[Activity]:
Each line below from the "sample: Pharynx" line through the "sample: E. Coli Bacteria" line, those two included, must be restated word for word; the pictures must not be.

[Extracted information]:

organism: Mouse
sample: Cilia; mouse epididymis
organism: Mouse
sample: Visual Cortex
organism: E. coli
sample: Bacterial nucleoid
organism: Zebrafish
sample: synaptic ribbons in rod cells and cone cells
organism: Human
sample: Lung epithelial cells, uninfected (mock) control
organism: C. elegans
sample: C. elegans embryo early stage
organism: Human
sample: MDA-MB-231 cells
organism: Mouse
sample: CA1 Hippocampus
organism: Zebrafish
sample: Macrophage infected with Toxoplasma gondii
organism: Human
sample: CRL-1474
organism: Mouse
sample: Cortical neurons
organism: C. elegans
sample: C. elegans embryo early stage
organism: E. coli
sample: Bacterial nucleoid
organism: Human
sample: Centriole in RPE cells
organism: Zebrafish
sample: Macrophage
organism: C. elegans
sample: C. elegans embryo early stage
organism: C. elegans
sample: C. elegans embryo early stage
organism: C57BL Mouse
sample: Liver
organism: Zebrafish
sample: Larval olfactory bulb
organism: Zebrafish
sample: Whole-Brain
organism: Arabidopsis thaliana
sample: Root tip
...
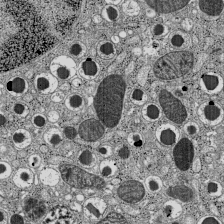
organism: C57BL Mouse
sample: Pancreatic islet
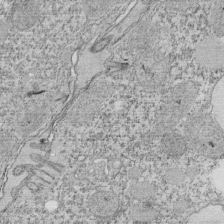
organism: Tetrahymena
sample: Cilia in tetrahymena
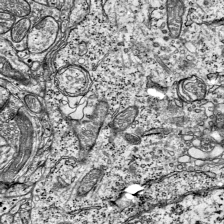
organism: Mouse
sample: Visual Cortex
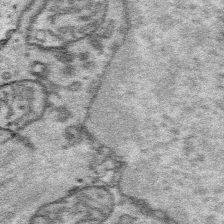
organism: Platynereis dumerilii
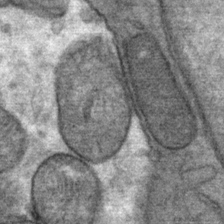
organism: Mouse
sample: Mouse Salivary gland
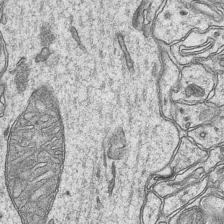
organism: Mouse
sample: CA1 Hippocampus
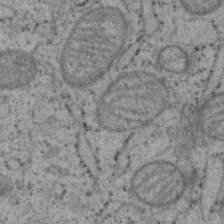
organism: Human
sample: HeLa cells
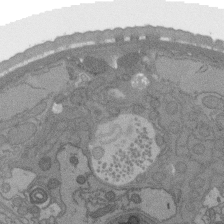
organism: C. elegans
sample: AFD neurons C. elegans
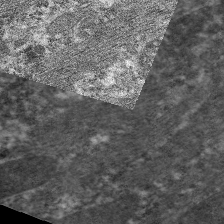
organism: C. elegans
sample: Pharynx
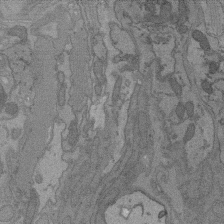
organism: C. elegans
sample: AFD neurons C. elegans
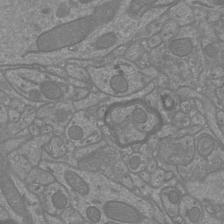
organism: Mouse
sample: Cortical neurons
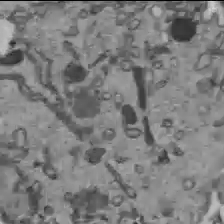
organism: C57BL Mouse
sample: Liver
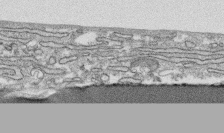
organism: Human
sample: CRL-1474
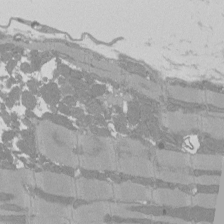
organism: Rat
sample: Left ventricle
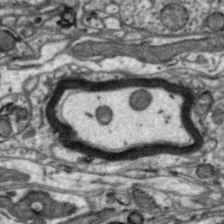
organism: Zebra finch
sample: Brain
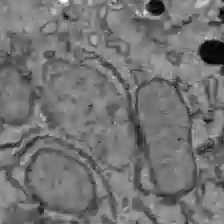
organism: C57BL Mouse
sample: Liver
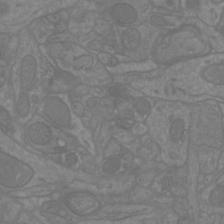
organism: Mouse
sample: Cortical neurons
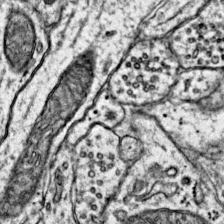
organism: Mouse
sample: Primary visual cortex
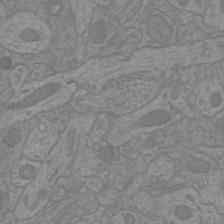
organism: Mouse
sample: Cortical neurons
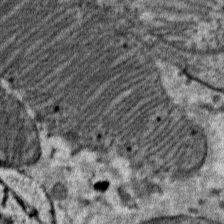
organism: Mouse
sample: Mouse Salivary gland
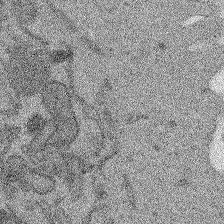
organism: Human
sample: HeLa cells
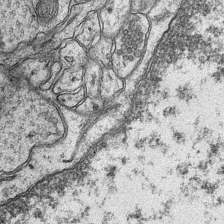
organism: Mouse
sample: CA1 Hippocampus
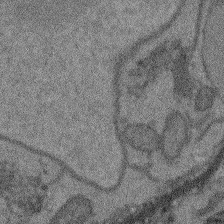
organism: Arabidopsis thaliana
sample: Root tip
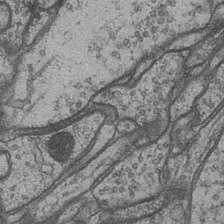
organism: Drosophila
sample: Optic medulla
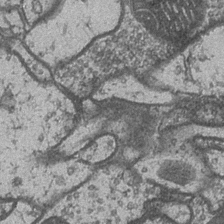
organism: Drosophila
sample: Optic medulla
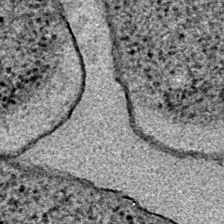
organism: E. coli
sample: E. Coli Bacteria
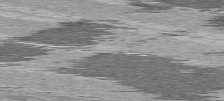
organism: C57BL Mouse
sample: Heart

[Output of the task]:
sample: Pharynx
organism: C. elegans
sample: AFD neurons C. elegans
organism: Mouse
sample: Cortical neurons
organism: C57BL Mouse
sample: Liver
organism: Human
sample: CRL-1474
organism: Rat
sample: Left ventricle
organism: Zebra finch
sample: Brain
organism: C57BL Mouse
sample: Liver
organism: Mouse
sample: Cortical neurons
organism: Mouse
sample: Primary visual cortex
organism: Mouse
sample: Cortical neurons
organism: Mouse
sample: Mouse Salivary gland
organism: Human
sample: HeLa cells
organism: Mouse
sample: CA1 Hippocampus
organism: Arabidopsis thaliana
sample: Root tip
organism: Drosophila
sample: Optic medulla
organism: Drosophila
sample: Optic medulla
organism: E. coli
sample: E. Coli Bacteria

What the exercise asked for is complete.